Sono trascorsi ormai 3 anni dalla sciagurata sera di Italia-Svezia. A San Siro Buffon & co. impattarono contro gli scandinavi perdendo la qualificazione ai Mondiali di Russia 2018. De Rossi sbraitò dalla panchina, Ventura si ritirò per un lungo saluto negli spogliatoi prima di presentarsi in conferenza stampa. Fu indubbiamente una delle pagine più nere della storia del calcio italiano. La parentesi di Gigi Di Biagio alla guida della Nazionale maggiore durò pochissimo e non poteva offrire niente di che al movimento. Nel mese di maggio si insediò dunque Roberto Mancini (foto), già corteggiato negli anni precedenti. Il nuovo ct fu chiamato a risollevare le sorti dell’Italia pallonara, analogamente a quanto accadde a Cesare Prandelli dopo il disastroso Mondiale in Sudafrica. A differenza dei suoi predecessori, però, l’ex Inter si è distinto subito già dai nomi che apparivano nelle varie convocazioni.
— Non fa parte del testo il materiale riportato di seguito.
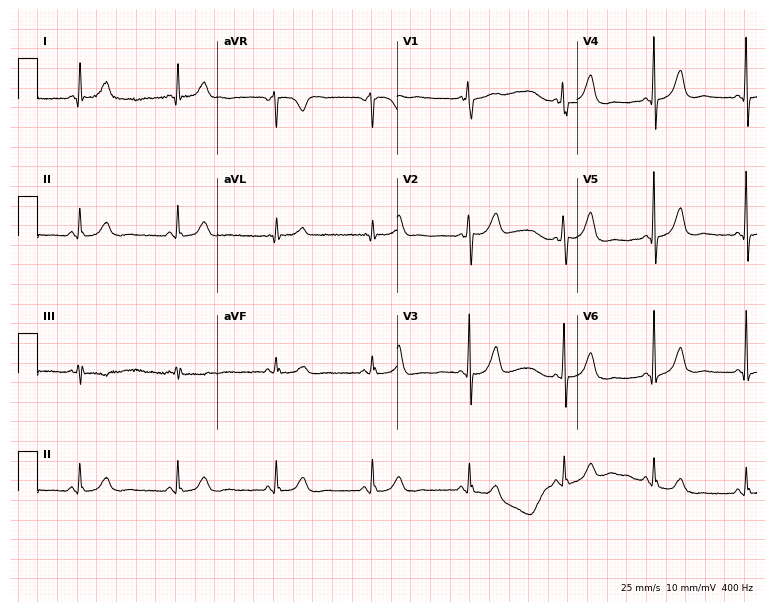
Resting 12-lead electrocardiogram (7.3-second recording at 400 Hz). Patient: a female, 72 years old. None of these six findings is recorded: first-degree AV block, right bundle branch block, left bundle branch block, sinus bradycardia, atrial fibrillation, sinus tachycardia.

La filosofia di Mancini è chiara: tutti possono far parte della Nazionale, anche chi è molto in avanti con l’età. Ne è un esempio Fabio Quagliarella, eletto in azzurro nel 2019, durante la stagione in cui è divenuto capocannoniere della Serie A con la maglia della Sampdoria. Di recente, invece, persino Ciccio Caputo, privo di ogni tipo di esperienza internazionale in carriera, è approdato a Coverciano forte degli oltre 20 goal realizzati l’anno scorso nel Sassuolo. L’arrivo di Mancini è coinciso con quella della Nations League, che nella prima edizione è servita da palestra per la nuova Italia, che doveva prepararsi alle qualificazioni per Euro 2020.
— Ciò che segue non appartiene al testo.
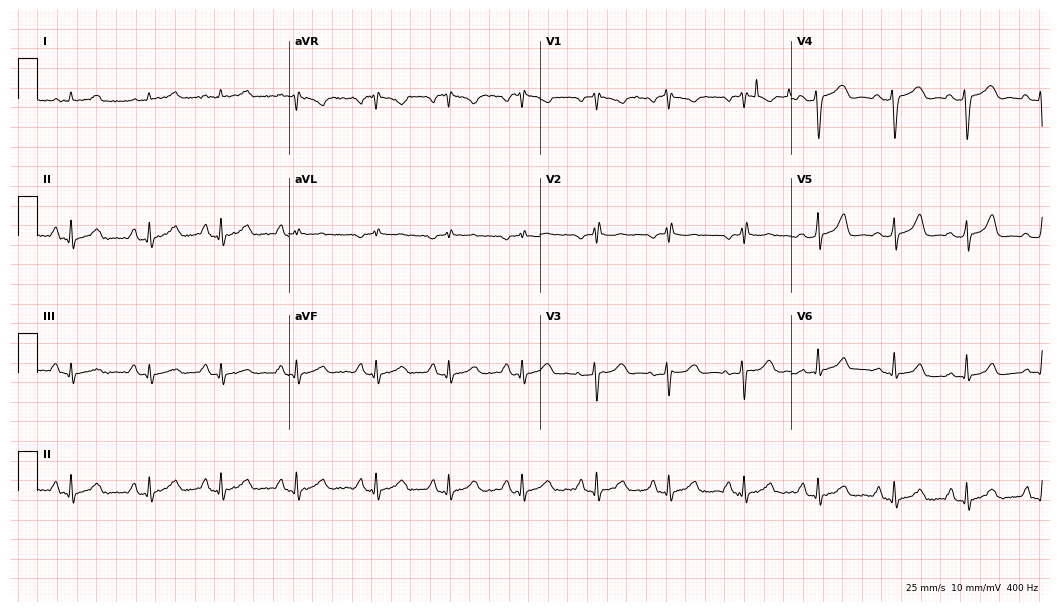
ECG (10.2-second recording at 400 Hz) — a 38-year-old female. Screened for six findings — first-degree AV block, right bundle branch block, left bundle branch block, sinus bradycardia, atrial fibrillation, sinus tachycardia — none is recorded.

In molti avevano storto il naso quando il mister convocò Nicolò Zaniolo, protagonista dell’Europeo Under-19. Nel giro di poche settimane, però, il centrocampista si trasformò in un elemento imprescindibile per la Roma. Nell’autunno del 2018 iniziarono a fiorire anche i vari Kean e Grifo, ancora oggi nel gruppo. Per quanto riguarda il centravanti, Mancini ha preferito proseguire l’alternanza tra Immobile e Belotti, nonostante il primo abbia sempre faticato con la maglia azzurra. Jorginho, lanciato da Ventura in extremis, è oggi uno dei titolari fissi del centrocampo insieme a Verratti e a Barella, considerato da molti il nuovo Gattuso.

Il modulo scelto dall’Italia è un 4-3-3 molto classico. La duttilità di alcuni giocatori come Bernardeschi, Pellegrini e lo stesso Kean sta permettendo al ct di contemplare molteplici soluzioni e soprattutto di ruotare quanti più uomini possibili. C’è davvero spazio per tutti. Basti pensare che il goal che valse la salvezza nella scorsa Nations League fu siglato da Cristiano Biraghi su assist di Kevin Lasagna: due nomi poco altisonanti, ma molto cari al mister che non vuole fare troppe differenziazioni tra prime e seconde leve. Forse, ad oggi solo tra i terzini c’è qualche dubbio per quanto riguarda la titolarità. Donnarumma ha raccolto definitivamente l’eredità di Buffon e Bonucci e Chiellini sono stabilmente al centro della retroguardia. Insomma, l’identità di questa Nazionale è molto chiara, per quanto per l’allenatore non sia mai veramente definitiva.

Attualmente gli azzurri non hanno perso nessuna gara nella seconda edizione della Nations League, che stavolta stanno onorando con l’obiettivo di arrivare fino in fondo. Le qualificazioni all’Europeo hanno prodotto solo vittorie e il morale degli azzurri è alle stelle. La panoramica sull'edizione 2020 della Nations League rende bene l’idea delle difficoltà che la Nazionale ha superato finora e dovrà ancora affrontare. Per quanto minore, mettere un trofeo in bacheca sarebbe senza ombra di dubbio una grande soddisfazione dopo le recenti delusioni.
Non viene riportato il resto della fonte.